Controlling inflammation is a crucial step in wound healing. We next performed hematoxylin and eosin (H&E) staining histological analyses ( Figure 4f ). On the 3rd day post-surgery, abundant inflammatory cell infiltration was found in the negative control group treated with PBS buffer and TCOO gel. The PRO-ST gel group, as well as the positive control group treated with chitin gel, exhibited less inflammatory cell infiltration than the negative control group treated with PBS, presumably because of the anti-inflammatory effect of H2S. Furthermore, on the 11th day post-surgery, an abundance of multinucleate giant cells and neo-epidermis was observed in the PRO-ST gel group, with histomorphology similar to that of normal skin; similar findings were also observed in the chitin gel group. In contrast, no significant improvement was observed in the negative control group. The histological results demonstrated that the H2S released from PRO-ST promotes re-epithelialization and epidermal repair occurring in the wound area.

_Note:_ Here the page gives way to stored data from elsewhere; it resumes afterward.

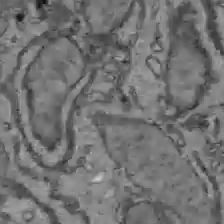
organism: C57BL Mouse
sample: Liver
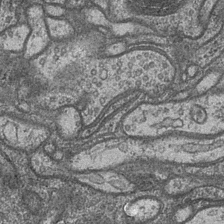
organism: Drosophila
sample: Optic medulla
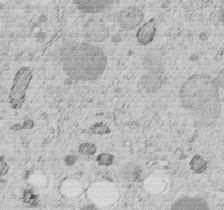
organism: C. elegans
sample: C. elegans embryo early stage
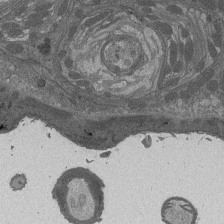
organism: Drosophila
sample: Antenna
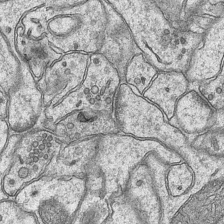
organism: Mouse
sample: CA1 Hippocampus
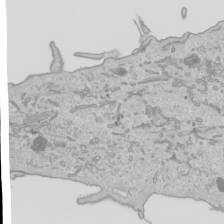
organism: Human
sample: Mitochondria in HCT116 cells
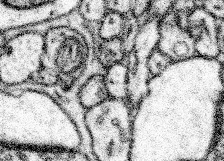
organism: Mouse
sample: Somatosensory cortex neuropil
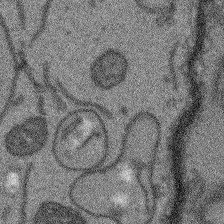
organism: Arabidopsis thaliana
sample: Root tip
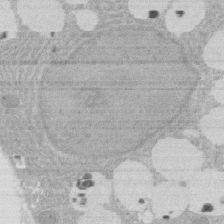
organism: Rat
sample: Salivary granule
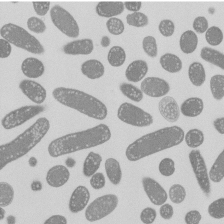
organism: E. coli
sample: Bacterial nucleoid
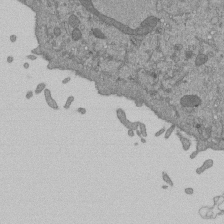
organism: Mouse
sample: ED-1 cell nuclei; centrioles
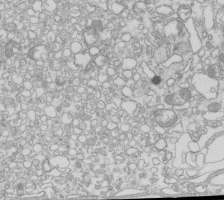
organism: Mouse
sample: Macrophages
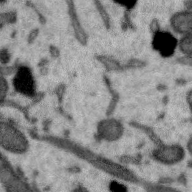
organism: Zebra finch
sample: Brain
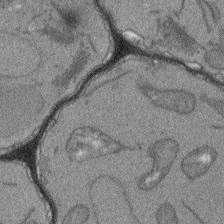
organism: Arabidopsis thaliana
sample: Root tip
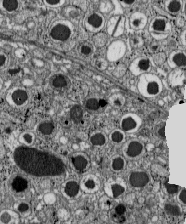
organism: C57BL Mouse
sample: Pancreatic islet
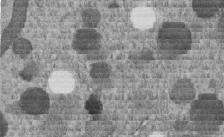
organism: C. elegans
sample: C. elegans embryo early stage
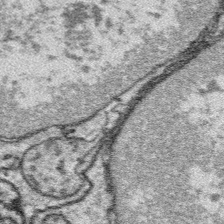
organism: Platynereis dumerilii
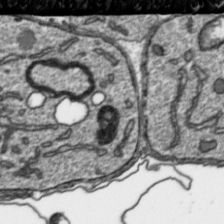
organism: Toxoplasma gondii
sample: Parasites in a vacuole inside a host cell
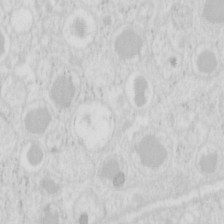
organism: Mouse
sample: Pancreas
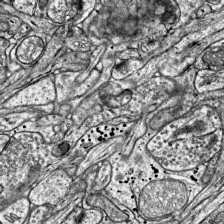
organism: Mouse
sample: Visual Cortex
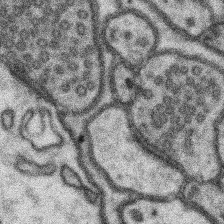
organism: Mouse
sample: Somatosensory cortex neuropil
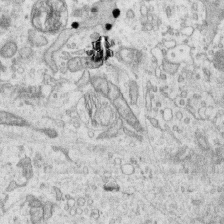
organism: Human
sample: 1205lu cells
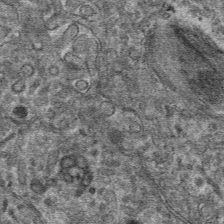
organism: Mouse
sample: Mouse hepatocytes
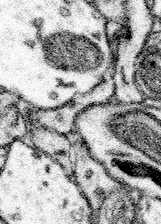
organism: Mouse
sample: Somatosensory cortex neuropil
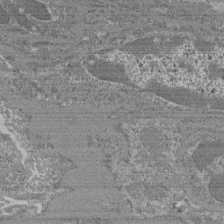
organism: Mouse
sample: Glomerulus
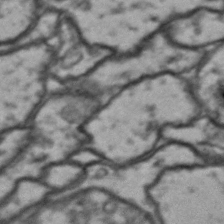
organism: Drosophila
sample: Brain
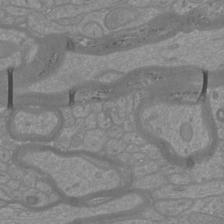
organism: Mouse
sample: Cortical neurons
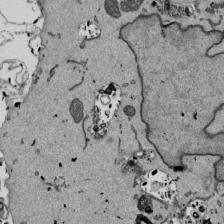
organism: Mouse
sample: ED-1 cell nuclei; centrioles
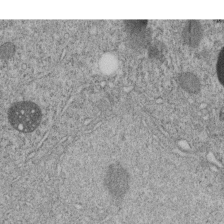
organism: C. elegans
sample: C. elegans embryo early stage
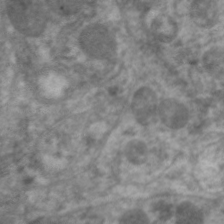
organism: C. elegans
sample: Pharynx
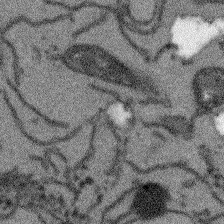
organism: Arabidopsis thaliana
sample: Root tip
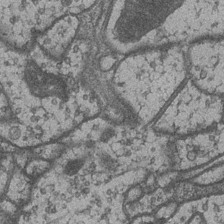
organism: Drosophila
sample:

In summary, we developed a biothiol-activated NIR fluorescent H2S donor, PRO-ST, for real-time visualization of H2S release. Compared with the previously reported donor (Table S1, Supporting Information), PRO-ST enables controllable release of H2S with higher efficiency (up to 73%). Furthermore, PRO-ST overcame the deficiencies of the previous H2S donor, which does not generate H2S through the same pathway as the main fluorescent product. More importantly, PRO-ST can be activated to release H2S by multiple biothiol stimulants, thus avoiding excessive consumption of a single stimulant and consequently maintaining the local redox balance. Additionally, PRO-ST promoted real-time anti-inflammation and in situ wound-healing in biological systems, and therefore has potential applications in the clinical treatment of skin trauma.